Я, ты, он, она и другие извращенцы (Беринг) - страница 132

Этот друг полностью подходит под лучшее определение настоящего друга, которое мне известно: “Настоящий друг – это тот, кто ЗНАЕТ О ТЕБЕ ВСЕ, но тем не менее остается твоим другом”. Зная, что у каждого есть своя слабость, он принял правду о преследующем меня странном наваждении… Он понял, что в остальном я не особенно отличаюсь от других. Мой друг не стал сторониться меня, что сделало бы мой “тайный крест” еще тяжелее. Он дает мне утешение и помогает утолить “фетишистский голод”.

Бутс имеет в виду не только то, что его “настоящий друг” – хороший человек и внимательный слушатель, но и то, что он старается по мере возможности снабжать его желанными предметами:

Зная, что эта не нужная другим обувь – для меня настоящее сокровище, он собирает все сапоги, что ему удается найти, и дарит их мне как напоминание и символ моей трагической и безответной любви мужчины к мужчине… [Он] не осуждает, не высмеивает и не презирает меня. Мой друг – не психиатр, однако он сделал для моего счастья и душевного покоя больше, чем любой психиатр, который попытался бы избавить меня от тараканов в голове. Наша дружба – пример “мирного сосуществования” двух людей, чьи сексуальные эмоции столь же различны, как день и ночь.
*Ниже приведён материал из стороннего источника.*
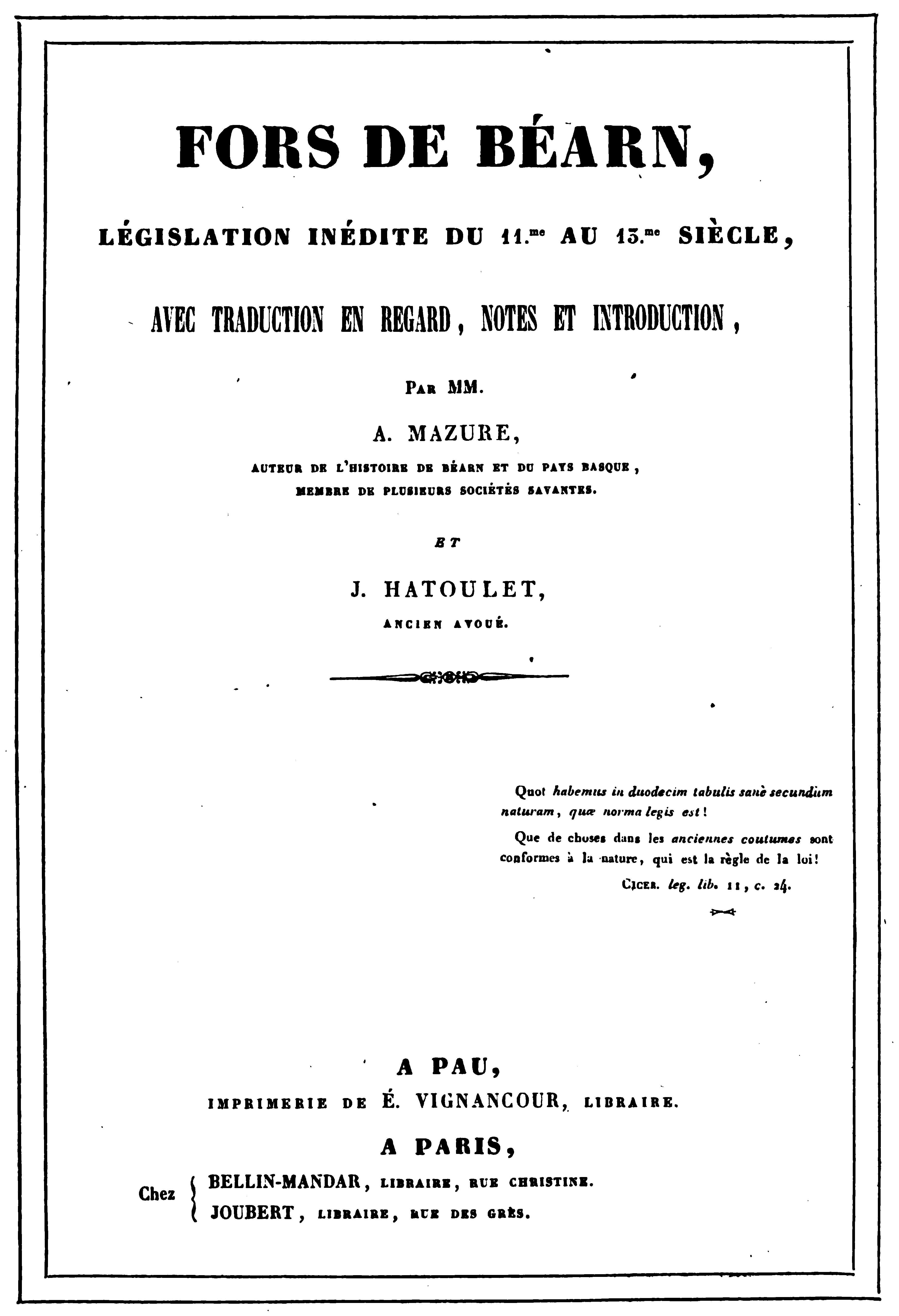 Première page de l'édition de Fors de béarn de Mazure et Hatoulet
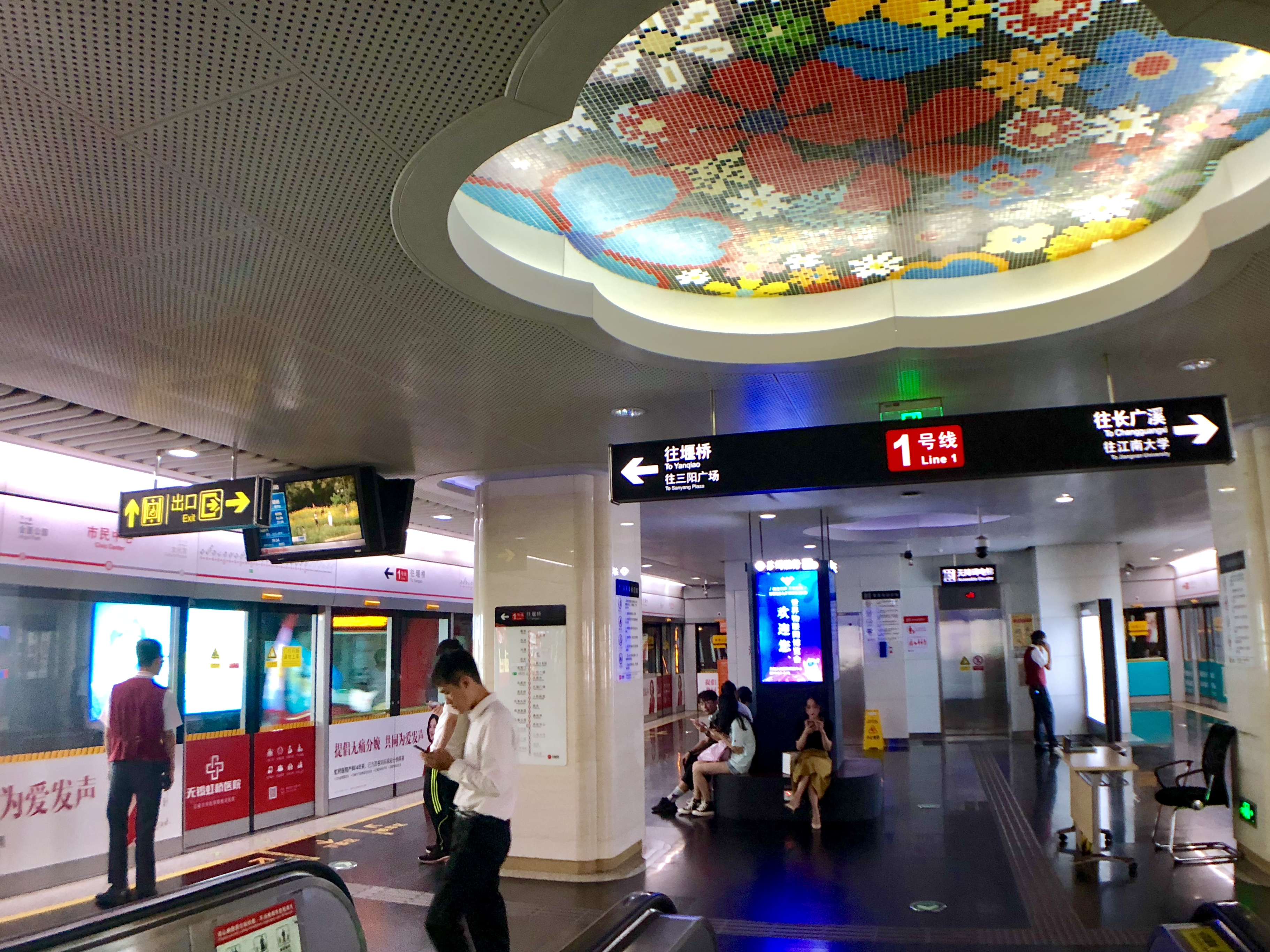 無錫地鐵市民中心站1號線站台
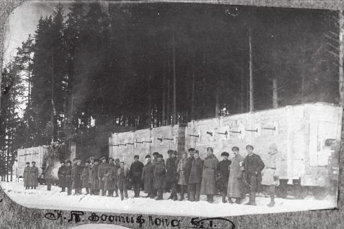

“Это было лучшее из всех времен, это было худшее из всех времен”, – написал Чарльз Диккенс. Я думаю, то же самое можно сказать о нынешнем положении дел, касающихся секса и сексуальности. Мы можем узнать себя в чопорных персонажах “Повести о двух городах”, многие из которых обнаружили, что их бережно хранимые традиции изменила или вовсе опрокинула Французская революция. Мы наблюдаем новую “эпоху Просвещения”. Наука о человеческой сексуальности движется вперед с беспрецедентной скоростью, и растет объем данных о том, что девиантность является в большей мере статус-кво, чем кто-либо мог предположить. Наша сексуальная мораль, сродни французской монархии, была основана на шатком фундаменте из мифов и обычаев, и эта конструкция едва ли выдержит наплыв научных фактов. Нет сомнения, что мы сейчас на нравственном перепутье, промокшие до нитки от гнева и смущения, и главный вопрос – какой путь мы выберем. Нам пригодились бы резиновые сапоги. (Кстати, если вам захочется вначале уединиться с ними в лесу, я не возражаю.)

Если мы решим двигаться в направлении тех, кто до сих пор скорбит по “старому доброму времени” (которое, как мы увидели, было не таким уж и добрым по отношению к людям необычного эротического склада), наша зашоренность будет все так же причинять вред, порождая личностный дистресс. Кажется очевидным, что нужно избрать другой путь, но путь этот куда более тернист, чем кажется, и именно поэтому мы так долго топчемся на месте. Эта тропа не просто малохоженная: на нее вообще не ступала нога человека. Поскольку ни одно общество еще не заходило так далеко, необходимо проложить путь к прочной системе половой этики и морали.